26 July 2006 - The software blink navigation is working and the bugs that created in the leap year and DOW routines has now been fixed. Starting to work on a leap year routine that uses the 100 and 400 year tests in addition to the simple 4 year test. It's strange that after all the to do about Y2K that these routines would not be common. Next will modify the display so that a ":" is used to seperate both the time digits into groups and also the DOW:YYYY:MMM:DD groups in the Display mode. When in Navigation mode they ALL will change to "~" or some other horizontal type symbol and when in Increment/Decrement mode to "|" or some other vertical type symbol, to make it easy to tell what the current mode is. The clock can now be set to within a second or two very quickly. Note that when changing the seconds they are counting so rather than trying to get the display to a fixed value what you do is calculate the difference between the clock display and the correct time and then push either Increment or Decrement that many times without really paying attention to the display. This "blind" approach will get you to within a couple of seconds. Then by comparing the display to the actual time the last second can be resolved.
But at this point neither the Synchronization feature nor the setting of the 1 PPS edge are operational so the seconds are not ticking over on the UTC edge.
23 July 2006 - Have the new software blink navigation working for left or right in Navigation mode and transition into and out of Set Mode.
A short press of the Select button moves you from Nav mode to Set mode or from Set mode to Nav mode. The first ":" changes to "s" when in set mode or to "n" when in Nav mode. The field blinks to indicate the focus of the change (not set since the clock is running during this procedure). Next will change the construct of how incrementing is done in the maintenance of the counters to allow decrementing also. Since decrement is very handy for changing (setting) the time and date it also would allow a count down mode for the clock.
22 July 2006 - Reworking the navigation method to use software controlled blinking instead of the hardware blink. The software blink gives a better looking display and you have more control.
21 July 2006 - Have the Navigation buttons working for Increment (left), Select and Right (decrement) data. This allows setting the clock, but it's not friendly since the clock needs to be stopped to allow cursor or blink to work. Need a better way, any thoughts?
18 July 2006 - The PC3 is keeping exact time now. After running a day from the cesium standard the time is correct to way better than a second so the software is using the correct divisors.
17 July 2006 - Fixed bug in clock counting code that was causing an error of a few seconds per day. Will know tomorrow, but after an hour any error is less than some milliseconds. It turns out that using the TAC32 audible second tick makes comparing the PC3 to GPS, WWV or WWVB clocks much much much easier since you can count along in your head. The flash of the 1 PPS LED is exactly coordinated with the "tick".

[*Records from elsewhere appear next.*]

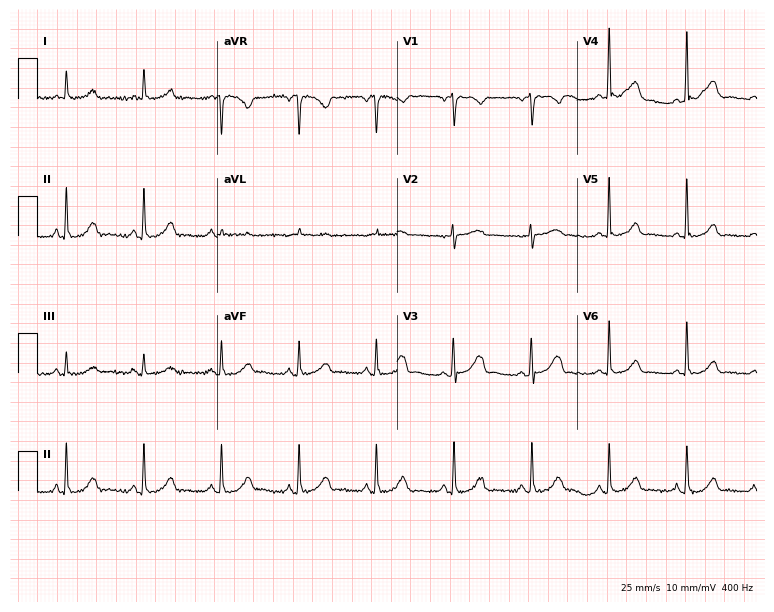
Electrocardiogram, a 77-year-old female patient. Overall reading on record: normal ECG.
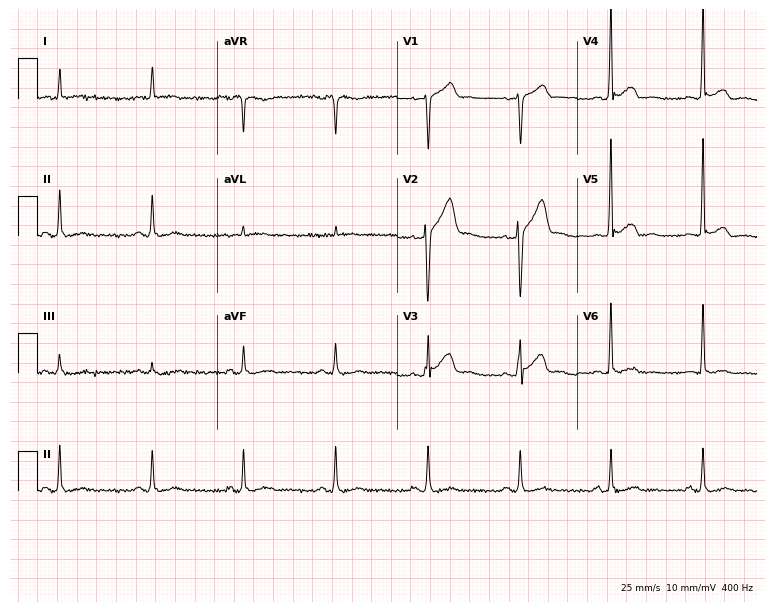
Electrocardiogram, a 72-year-old male. Of the six screened findings (first-degree AV block, right bundle branch block (RBBB), left bundle branch block (LBBB), sinus bradycardia, atrial fibrillation (AF), sinus tachycardia), none is recorded. Findings outside these six are not listed.
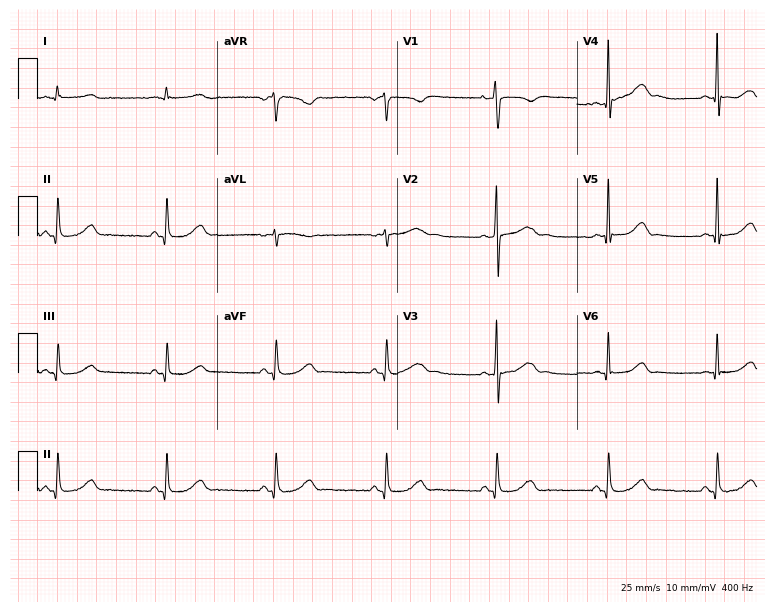
ECG (7.3-second recording at 400 Hz) — a man, 62 years old. Labelled as a normal ECG.

Using the K.I.S.S. (Keep It Simple Stupid) principle this clock will have no provision for time zones, no am/pm (i.e. only 24 hour format) and UTC enunciator, no alarms. I'm trying to design the packaging so that it will work both in the 5.25" single height drive bay and also on the front panel of the FTS4060 above the monitor meter.
16 Jly 2006 - have tested the calendar for key dates, like 29 Feb 2000, 21 Sep 1998 (the test date in the Day of the Week app note TB 028, today, and others and they all check out.
Today have started to confirm that the clock is keeping time. The easiest way to start is to just set it (now done by setting the starting time in the program and unplugging and then plugging in the clock input. This is within a second and if 41 min 40 seconds later the time is still within a second (the first time the clock was off by 1/250, a counter preset programming error) then the software is probably good. For this test I'm using the FTS4060 with it's 1 MHz output as the heartbeat and a WWV clock as a reference.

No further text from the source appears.